Очевидно, что, не сообщив сразу о найденном ребенке, а также попытавшись оказать сопротивление при его обнаружении, вы решили оставить младенца себе. Очевидно также и то, что несмотря на профессиональное образование, вы не поняли сразу, что ребенок является новообращенным антаром, иначе страх побудил бы вас немедленно подать сигнал. 
Таким образом, за недонесение важной информации и за нарушение служебного устава, вам грозит десять лет тюремного заключения. 

«Десять лет.
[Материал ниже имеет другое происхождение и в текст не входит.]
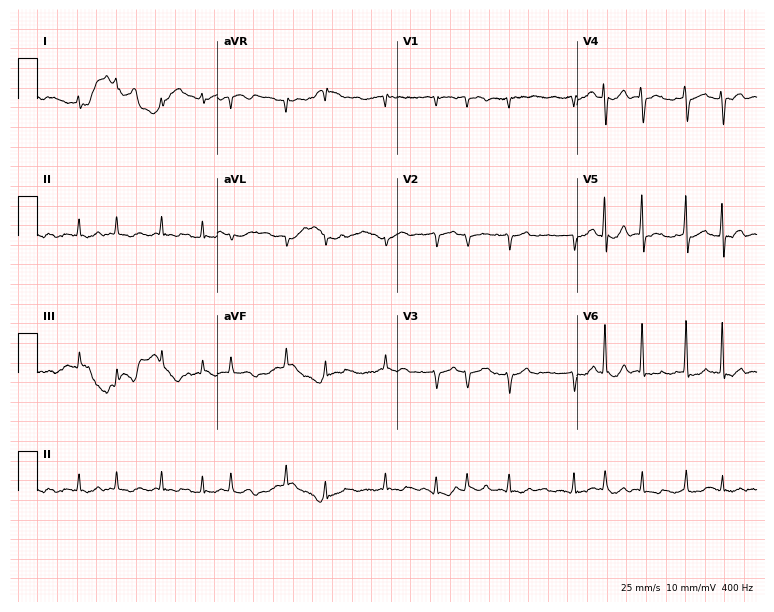
Standard 12-lead ECG recorded from an 81-year-old female. The tracing shows atrial fibrillation.

Целых десять лет», — женщина смотрела на выщербленную столешницу, на которую ей разрешили положить руки. Щербины складывались в странный узор в виде серой маски. 

— Кроме того, рикуты провели проверку вашего рабочего места и обнаружили недостаток шестисот миллилитров крови. Чем вы можете это объяснить? 

Сказанное судьей пригвоздило Анастасию к деревянному стулу. Внутри все похолодело. 
Со всем этим она совершенно забыла про списанную вперед кровь. Как же звали ту пациентку… Лита? 
Найденный ребенок по сравнению с этим — сущая ерунда. Антары очень трепетно относятся к своей пище и такого не простят. 

«Отдадут стражам, — подумалось тоскливо. — Точно отдадут». 

— Отвечайте, обвиняемая, — судья повысил тон. — Что вы сделали с таким объемом крови? 

Анастасия сглотнула. 

— Один из пакетов случайно испортился, — медсестра старалась говорить спокойно. — Я уничтожила его, рассчитывая со следующей партией сдать собственную кровь. 
— Вы могли оплатить испорченный пакет с зарплаты. 
— Это очень дорого, — ответила подсудимая. 

Там, где сидели антары, прошел легкий шепоток. 

— О человеческой жадности можно слагать легенды, — произнесла небрежно белая маска. 
— Мы проверим. — Антар, сидевший ближе всех к Ардесу, наклонился и что-то тихо сказал судье. — Атриум переносится. Окончательное решение суд вынесет через два дня. 

*** 
Два томительных дня едва не свели арестованную с ума. Женщине мерещились кошмары, в которых являлись стражи, или судья надевал маску антара, и хохоча, объявлял смертный приговор. 

Наконец за Анастасией пришли. 

В зале было только двое: судья Ардес и антар, сидевший в прошлое заседание рядом с ним. 

Ну, чтобы вынести смертный приговор, много людей не нужно, — с горечью подумалось ей. 

— Итак, мы проверили все, о чем вы говорили. Согласно Договору, за нарушение устава и недонесение вам грозит десять лет заключения. За уничтожение вещественных доказательств, повторное нарушение устава при работе с человеческим материалом, а также его порчу, минимальное наказание — пятнадцать лет лишения свободы. 

«Двадцать пять лет. Полжизни. Ничего. Ничего, выдержим. Главное, не стражи». 

— Однако вашим делом заинтересовался сам презис. — Ардес поднял ничего не выражающие глаза. 

Анастасия нервно слушала. 

Неужели смерть? Если бы только вернуть время, она бы ни за что не прикоснулась бы к ребенку. И уж точно не стала бы помогать той женщине. 

Неужели ей придется умереть? Сейчас? 

Сестре отчего-то вспомнился чай, который она пила дома, глядя в окно на желтые фонари по вечерам после работы. Горячий, терпкий чай, с молочной пеной, сворачивающейся в маленькие колечки. 
Жаль, что она так и не попробовала его тогда.

— Презис Тиур счел необходимостью вмешаться в стандартный процесс и назначить вам иное наказание. Вы лишаетесь права работать в медицинской службе до конца жизни, а также всех бывших привилегий, связанных с этим. Взамен дома, в котором проживали, вы получите комнату в одном из новых кварталов Анарео. Кроме того, три года подряд будете должны сдавать дуцент в двойном размере. 

Анастасия качнулась на стуле и потеряла сознание. 

Ардес привстал. 

— Что с ней? 

— Обычный человеческий обморок, — невозмутимо заметил антар. 

*бабат — форма обращения к рикутам, подчеркивающая род их занятий и положение в обществе. Дословно: доблестный, уважаемый.